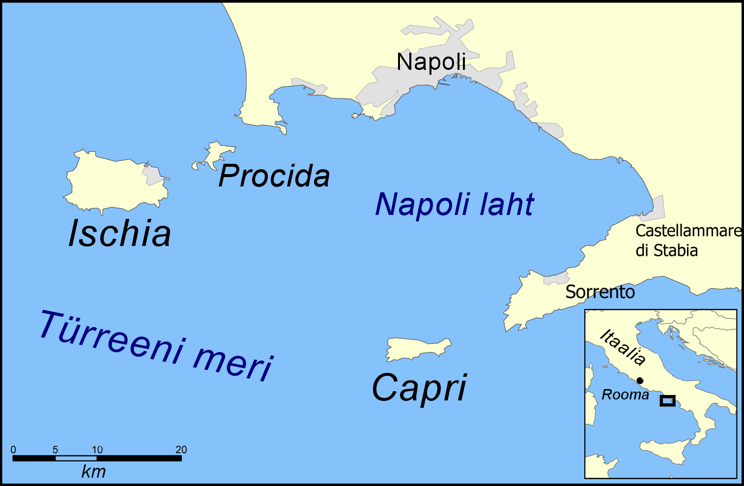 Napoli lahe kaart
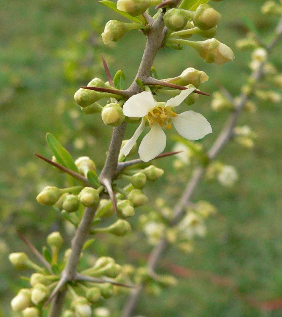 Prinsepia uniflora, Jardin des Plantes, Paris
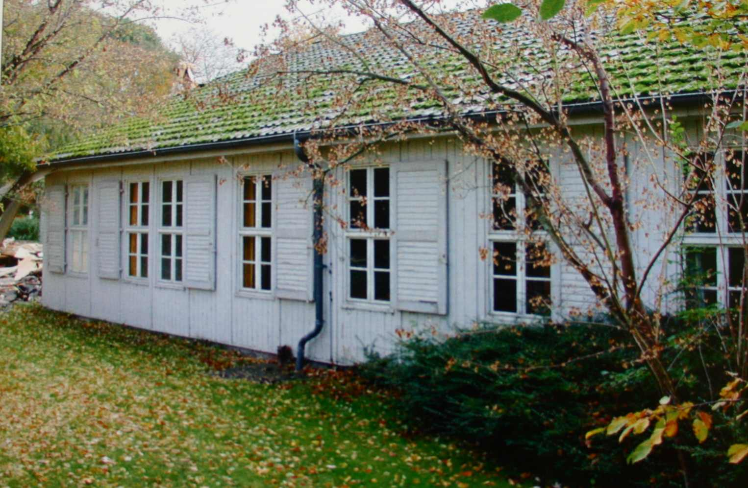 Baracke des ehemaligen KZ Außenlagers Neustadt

Prompt |
Replicate the material above verbatim; images stay out of the copy.

Answer to this task |
 Napoli lahe kaart
 Prinsepia uniflora, Jardin des Plantes, Paris
 Baracke des ehemaligen KZ Außenlagers Neustadt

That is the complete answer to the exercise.